= Isometric exercise device =

Device to exercise body parts

An isometric exercise device is a device used to exercise most body parts including the wrist and is often used as part of physical therapy or in order to build muscle strength in a low impact manner. Devices can range in size from large bulky machines used by physicians to small hand-held devices that can be used by an individual. Isometric devices have been used for centuries. The first devices did not display the users' output; nowadays there are devices that can digitally output the users force. Before that some devices used an analog format.

==Function==
Isometric exercise devices perform exercises or strength test using static contraction of a muscle without any visible movement in the angle of the joint. This is reflected in the name; the term "isometric" combines the prefix "iso" (same) with "metric" (distance), meaning that in these exercises the length of the muscle does not change, as compared to isotonic contractions ("tonos" means "tension" in Greek) in which the contraction strength does not change but the joint angle does. New isometric exercise devices often used force gauges and a micro processor and then output the force onto an LCD screen or store the information later to be downloaded onto a computer.

==Medical uses==
Isometric exercises can also be used at the bedside to differentiate various heart murmurs; the murmur of mitral regurgitation gets louder as compared to the quieter murmur of aortic stenosis.

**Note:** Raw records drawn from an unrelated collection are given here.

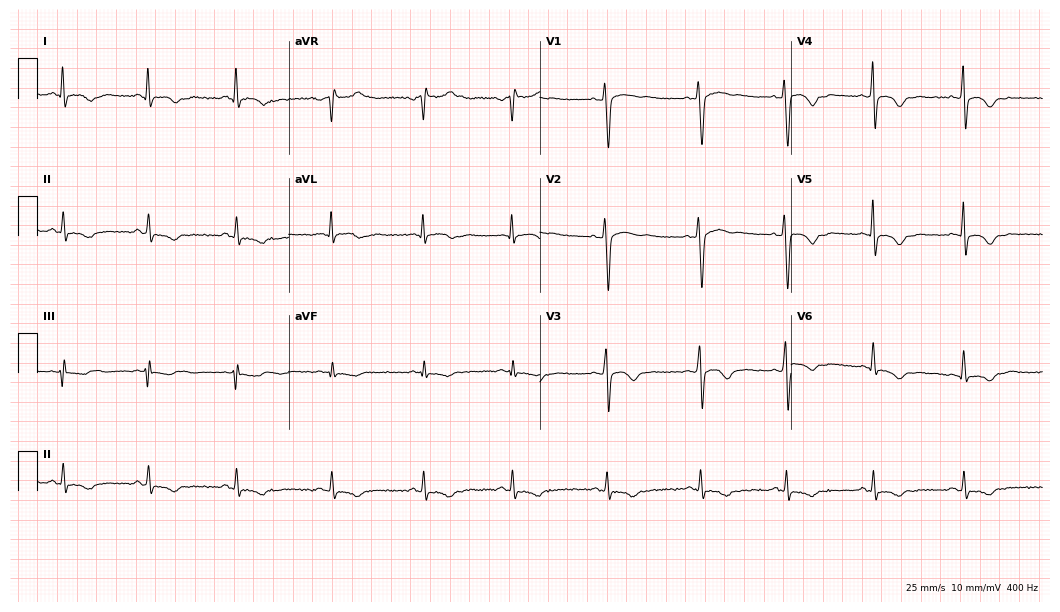
Resting 12-lead electrocardiogram. Patient: a male, 34 years old. None of these six findings is recorded: first-degree AV block, right bundle branch block, left bundle branch block, sinus bradycardia, atrial fibrillation, sinus tachycardia. Other findings, if any, are not listed.
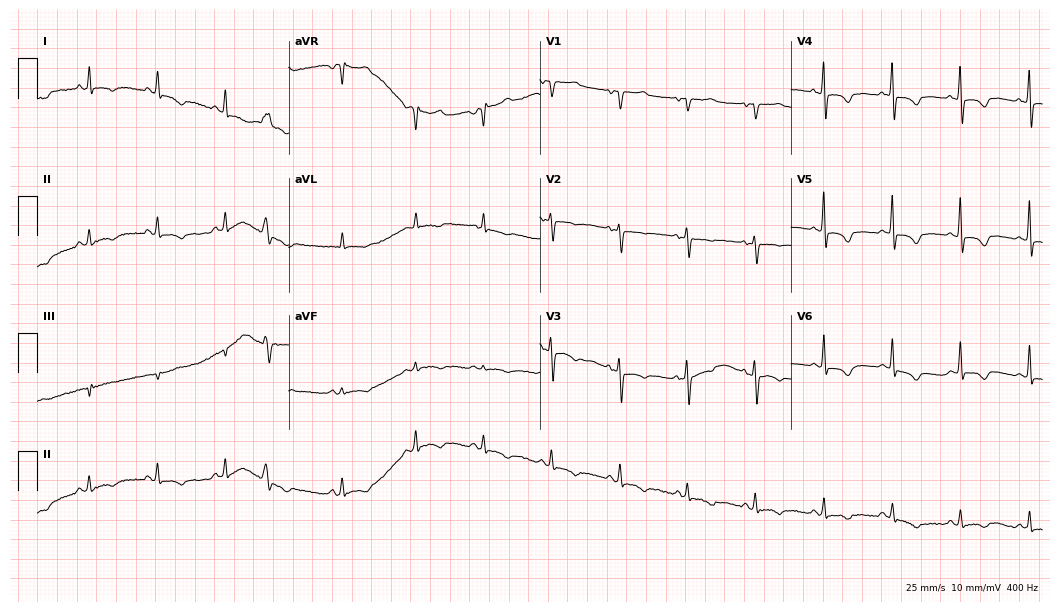
12-lead ECG from a female patient, 76 years old (10.2-second recording at 400 Hz). No first-degree AV block, right bundle branch block (RBBB), left bundle branch block (LBBB), sinus bradycardia, atrial fibrillation (AF) or sinus tachycardia recorded for this tracing. Other findings, if any, are not listed.
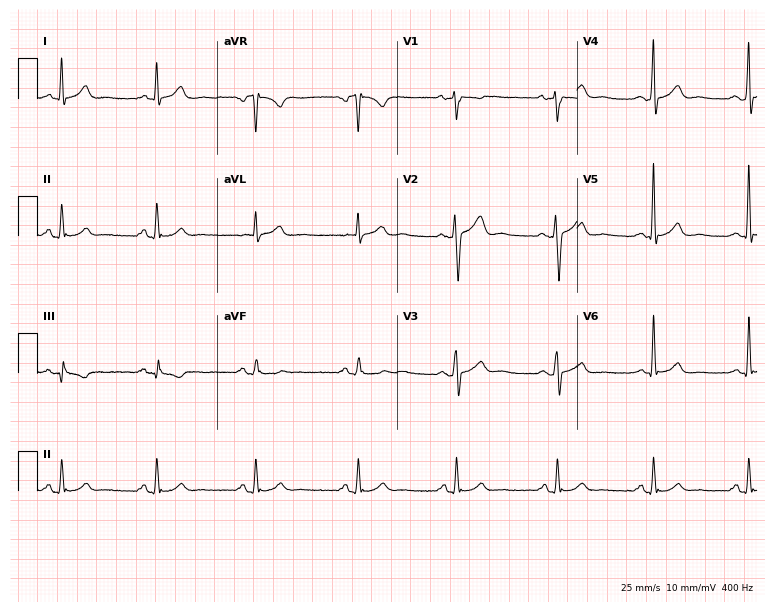
Resting 12-lead electrocardiogram (7.3-second recording at 400 Hz). Patient: a male, 44 years old. None of these six findings is recorded: first-degree AV block, right bundle branch block (RBBB), left bundle branch block (LBBB), sinus bradycardia, atrial fibrillation (AF), sinus tachycardia.
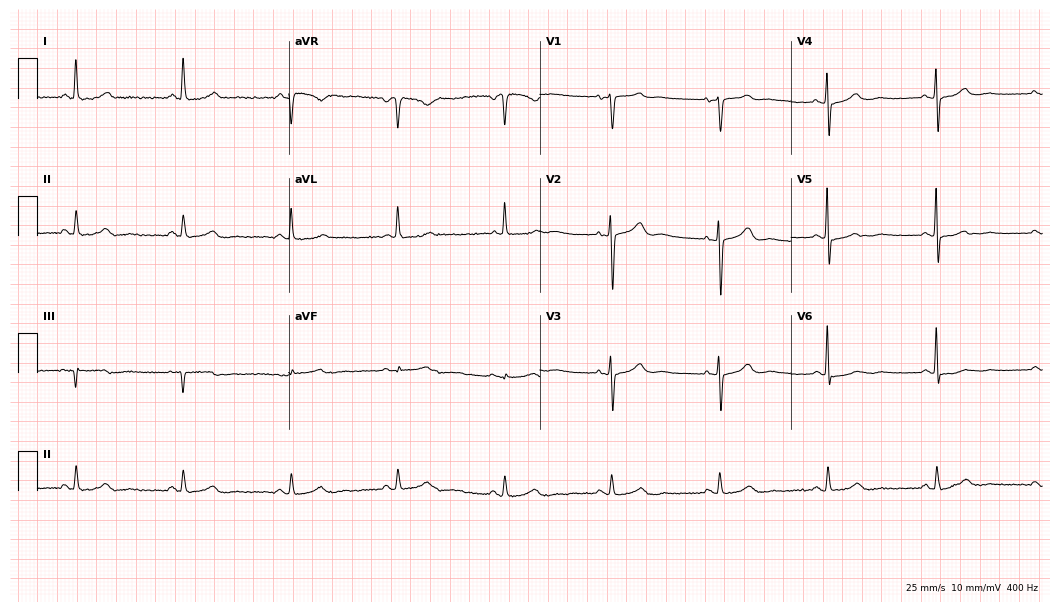
ECG (10.2-second recording at 400 Hz) — a female patient, 75 years old. Screened for six findings — first-degree AV block, right bundle branch block (RBBB), left bundle branch block (LBBB), sinus bradycardia, atrial fibrillation (AF), sinus tachycardia — none is recorded. Only these six findings were labelled.
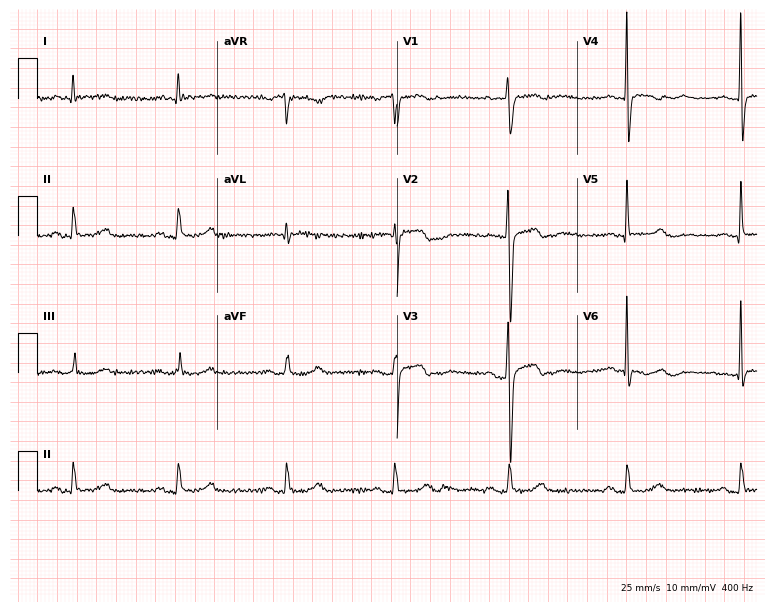
Standard 12-lead ECG recorded from a 45-year-old male. None of these six findings is recorded: first-degree AV block, right bundle branch block, left bundle branch block, sinus bradycardia, atrial fibrillation, sinus tachycardia. Only these six findings were labelled.
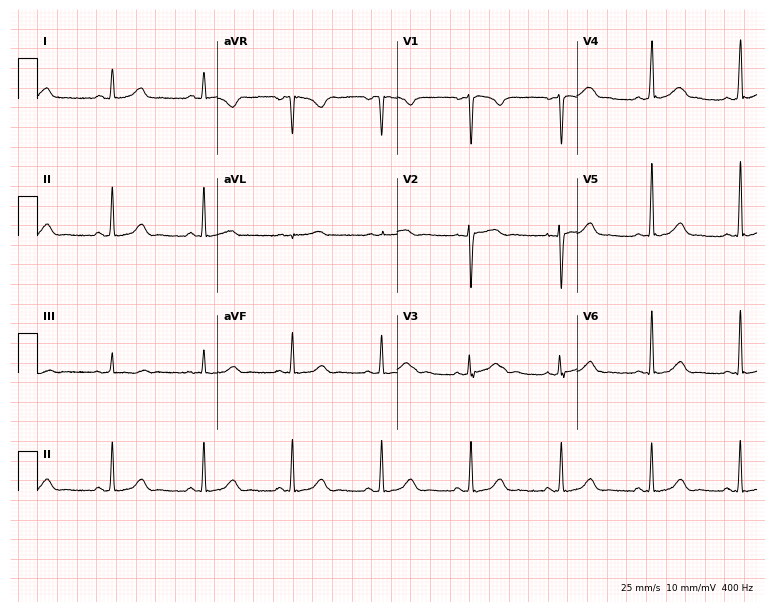
12-lead ECG (7.3-second recording at 400 Hz) from a woman, 36 years old. Labelled as a normal ECG.
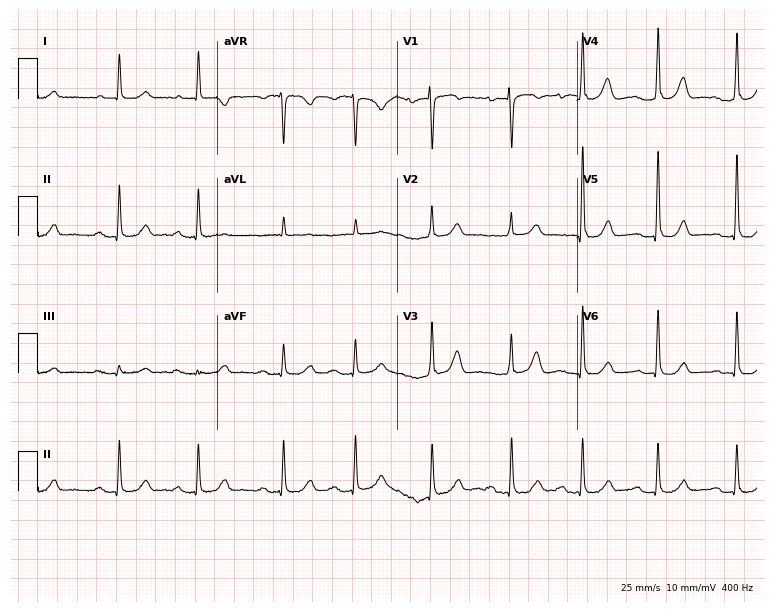
Resting 12-lead electrocardiogram (7.3-second recording at 400 Hz). Patient: an 84-year-old female. The tracing shows first-degree AV block.
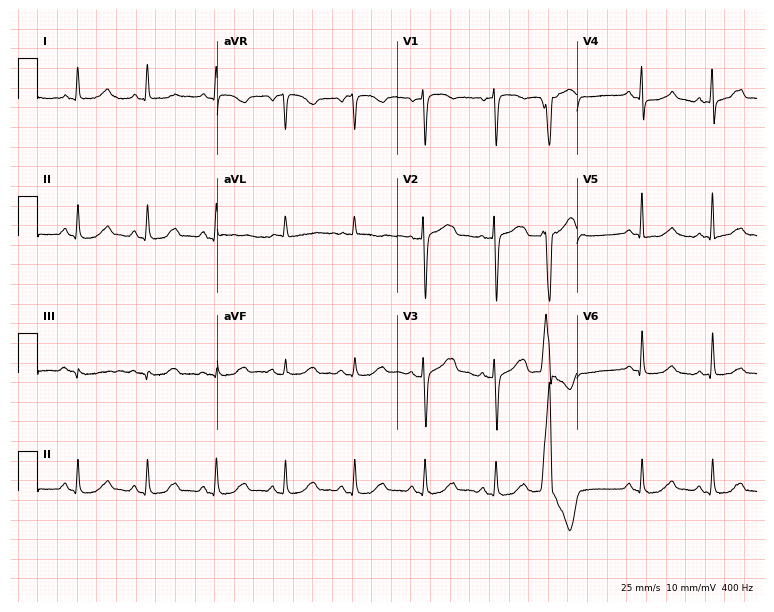
Resting 12-lead electrocardiogram (7.3-second recording at 400 Hz). Patient: a female, 83 years old. None of these six findings is recorded: first-degree AV block, right bundle branch block (RBBB), left bundle branch block (LBBB), sinus bradycardia, atrial fibrillation (AF), sinus tachycardia.

==Comparison with dynamic exercises==
Isometric exercises have some differences in training effect as compared to dynamic exercises. While isometric training increases strength at the specific joint angles of the exercises performed and additional joint angles to a lesser extent, dynamic exercises increase strength throughout the full range of motion. Generally speaking however, people who train isometrically don't train through a full range of motion as the strength gained at the training joint angle is where they require it. While dynamic exercises are slightly better than isometric exercises at enhancing the twitch force of a muscle, isometrics are significantly better than dynamic exercises at increasing maximal strength at the joint angle.
Flexibility may be increased when isometrics are performed at joint range of motion extremes. These isometric contractions recruit muscle fibers that are often neglected in some dynamic exercises. For example, gymnasts are extremely strong at great ranges of motion through the practice of isometric holds.